Any history, truthful as it might aim to be, lies in its omissions. The missing here include women--who, though no doubt essential to this history, left little record of their work; the Hispanics--who also left few records, their importance ignored by the record-keepers in part due to prejudice, in part due to language barriers, in part due to their essential but background (and therefore hidden) roles. They deserve a book of their own, given their omnipresence as farmworkers through the twentieth century. Missing, too, the cowboys who roamed the area before getting squeezed out by settlers; the Shelleyites, the Wapello folk, those in the foothills to Blackfoot's east--some of the first to the area; Aberdeen gets the short shrift--but they're used to it, having tried to secede from the county in the 1930s, tired of lousy roads. More omissions? The early canal builders of the 1880s, prior to the Carey era, who left little record save their still-intact work. World War II. The INEL's emergence on the desert. What about Cantonment Loring, the short-lived army post just southwest of Ferry Butte? Fort Lander, an attempt to establish a camp just north of the old Fort Hall?
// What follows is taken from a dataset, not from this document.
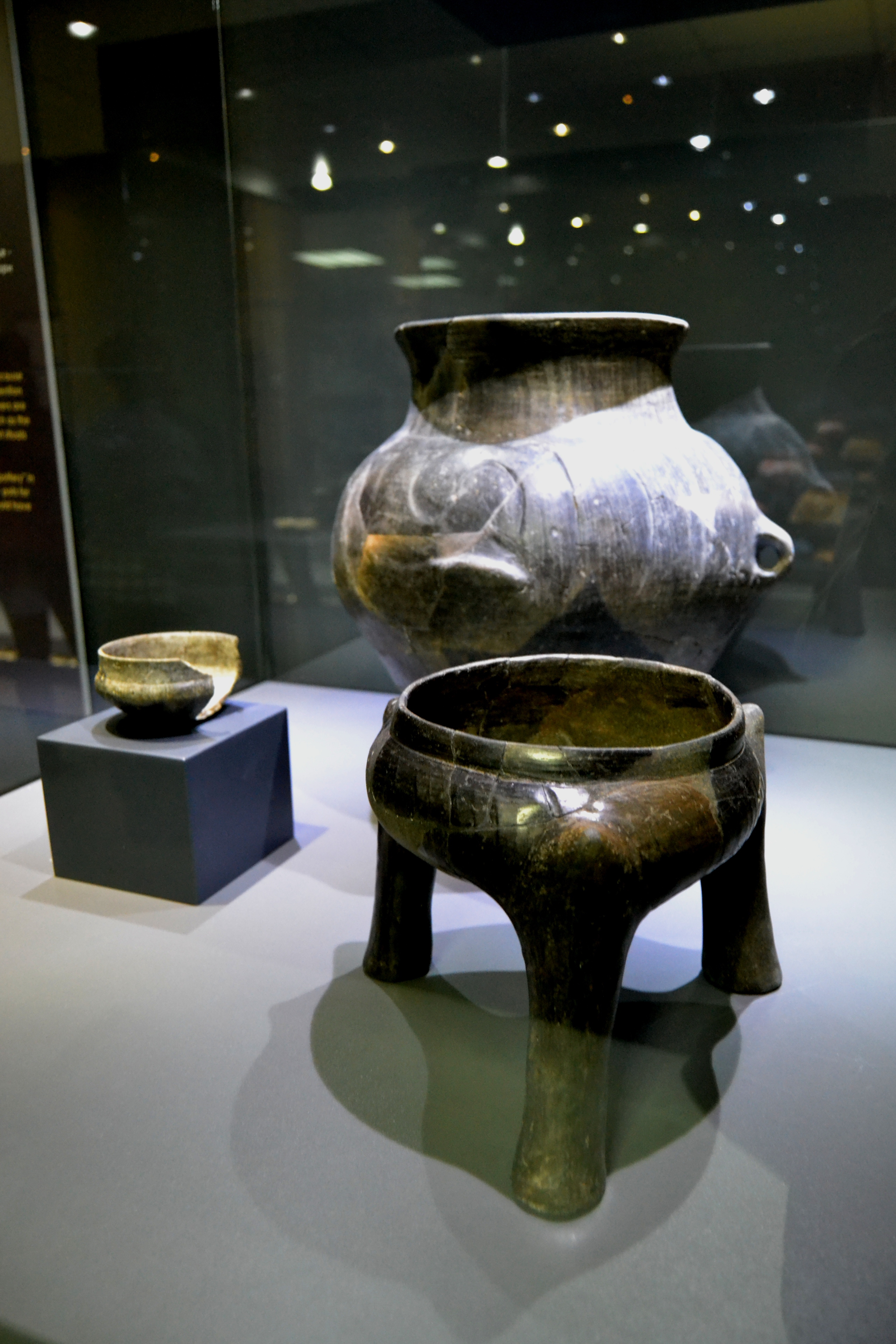 Винча — Бело брдо

Flagtown, briefly a community west of Moreland? Paul Solem calling down flying saucers for a week in the summer of 1969? Malcolm Forbes' balloon crash in Springfield? The CCC camps in the 1930s there and in Midway?

Despite its historical gaps and despite the arbitrariness of lines, this book nonetheless groups its essays into six sections, the last the most important and an obvious choice. Given the importance of southeast Idaho's "working river", the Snake, it deals primarily with area canals and reservoirs, omitting the massive Twin Falls project but, just for kicks, including the Priestly Siphon Elevator near Hagerman, which was too intriguing to leave out. The first section contains information pertinent to the Fort Hall Reservation, though bypassing a vast, sprawling native history. The second section takes a look at the small towns that sprang up with the canal system, omitting Thomas, Rich, Moreland and Riverside (and others) which arose earlier and have been written about elsewhere. Part three has a few biographies of men, some of lesser prominence than other historical figures associated with early history, while the fourth collects selected events of importance or interest in Blackfoot, which inevitably bleeds into Bingham County's significant occurrences, collected in part five.

Use this book as a reference only to guide you to more accurate sources. It should be viewed as part entertainment and part relic, a last stab at preserving past events and ideas.